• _Problem to work on_
Please copy the lines below, exactly as they are, from the one with "Het oostelijke uiteinde" through the one with "Stokkene som stamper tøyet", and leave out the pictures.

• _Data supplied_
====

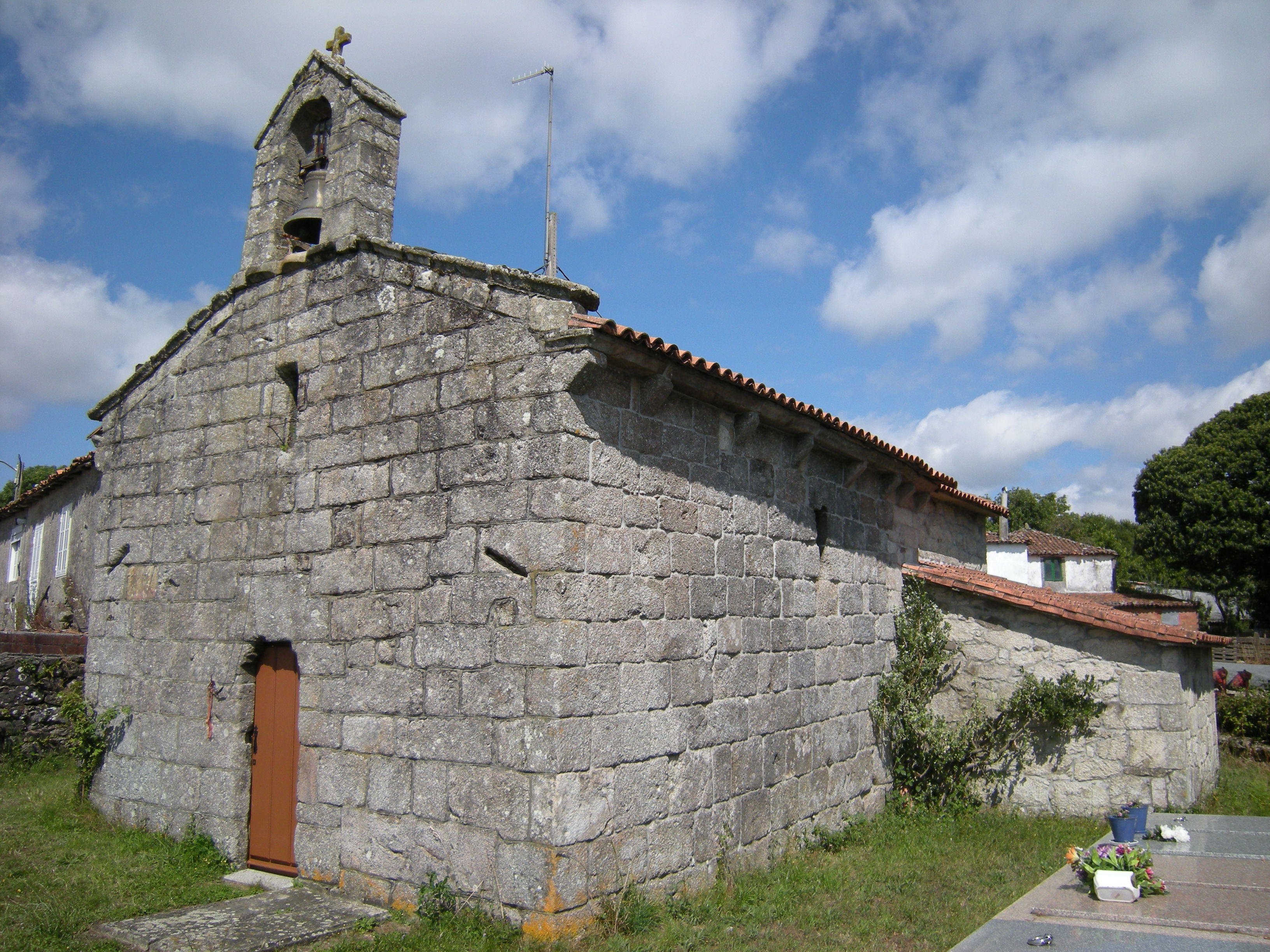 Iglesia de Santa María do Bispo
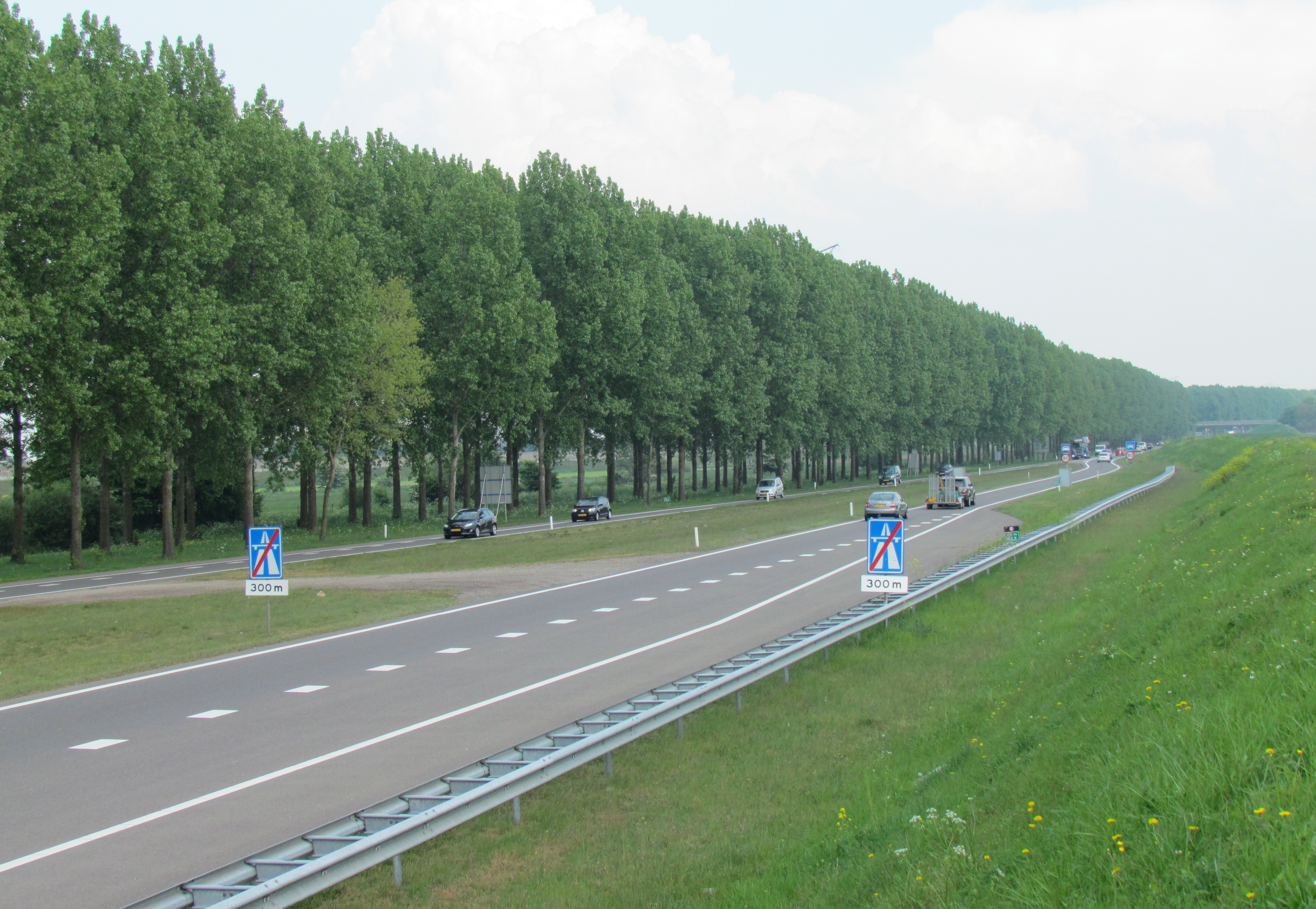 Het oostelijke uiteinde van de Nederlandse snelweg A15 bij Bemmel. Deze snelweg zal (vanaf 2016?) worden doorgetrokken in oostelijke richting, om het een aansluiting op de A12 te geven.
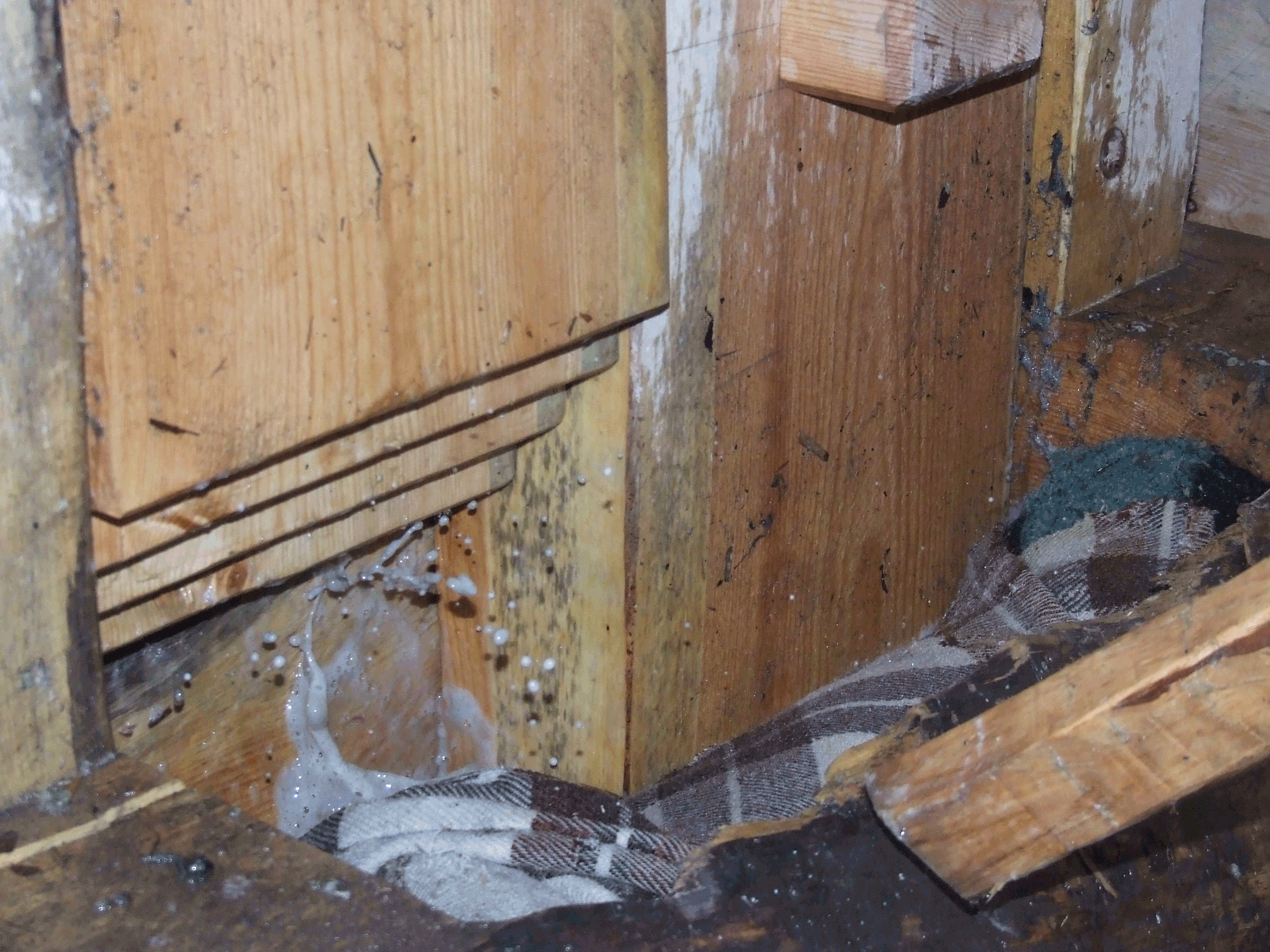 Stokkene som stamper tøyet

====

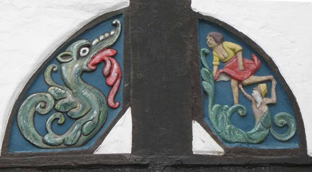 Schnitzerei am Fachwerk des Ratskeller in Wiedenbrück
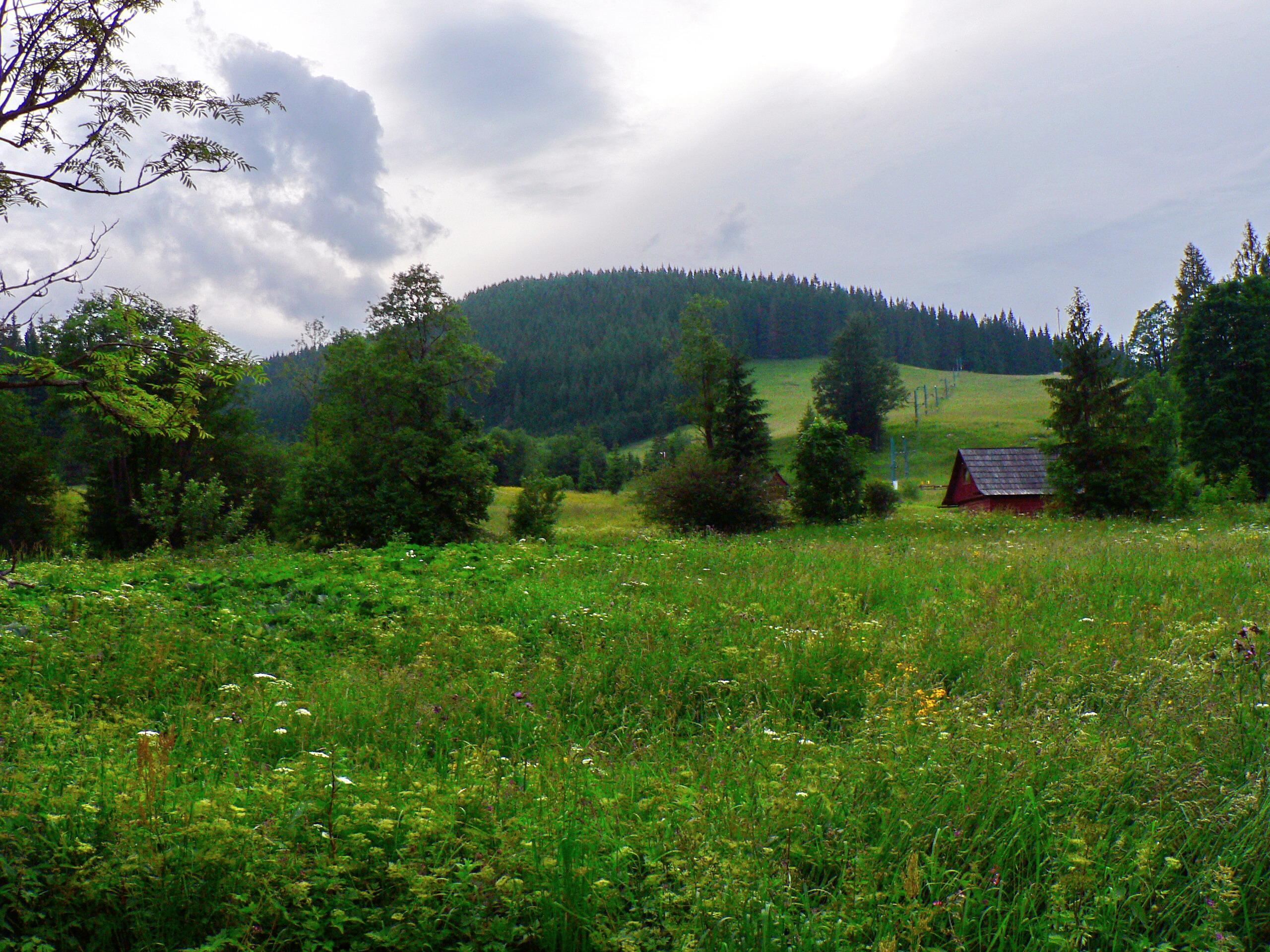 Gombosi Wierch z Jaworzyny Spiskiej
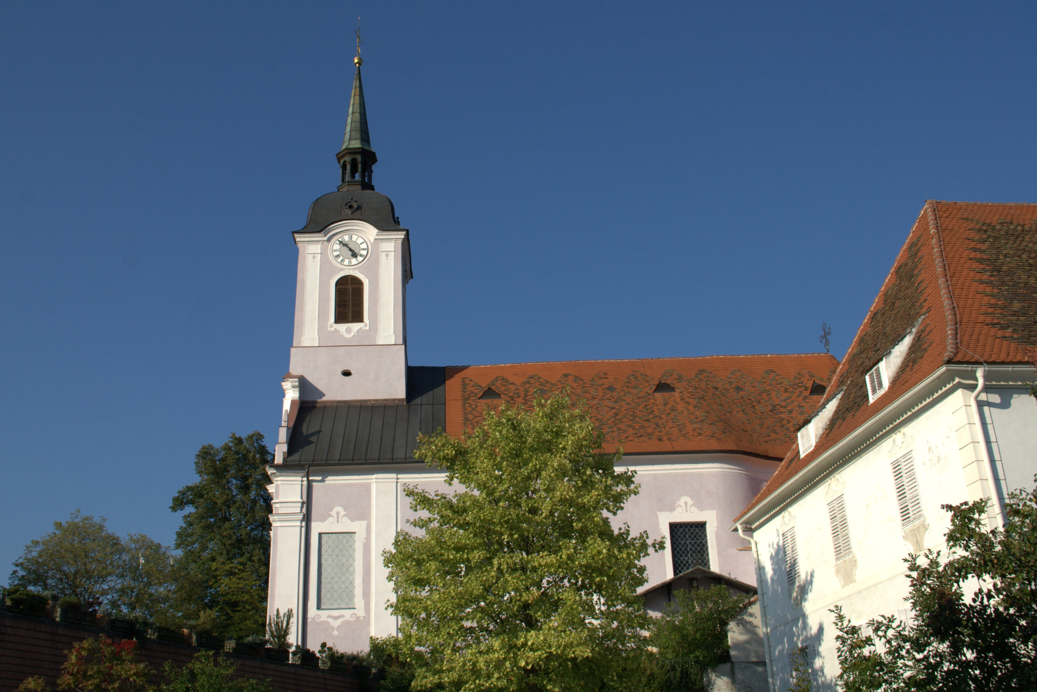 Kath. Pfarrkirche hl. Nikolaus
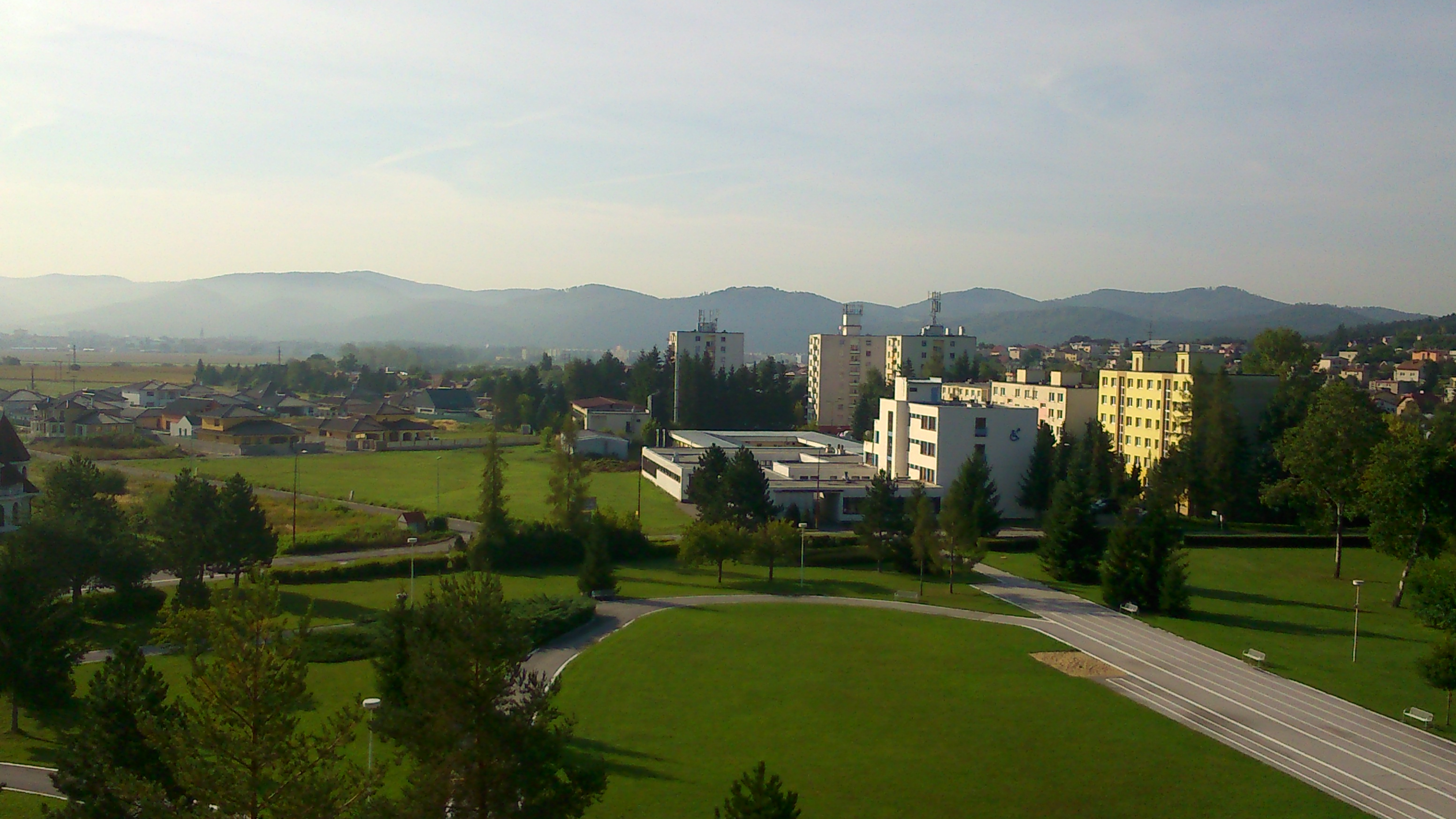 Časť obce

====

• _Response for this exercise_
 Het oostelijke uiteinde van de Nederlandse snelweg A15 bij Bemmel. Deze snelweg zal (vanaf 2016?) worden doorgetrokken in oostelijke richting, om het een aansluiting op de A12 te geven.
 Stokkene som stamper tøyet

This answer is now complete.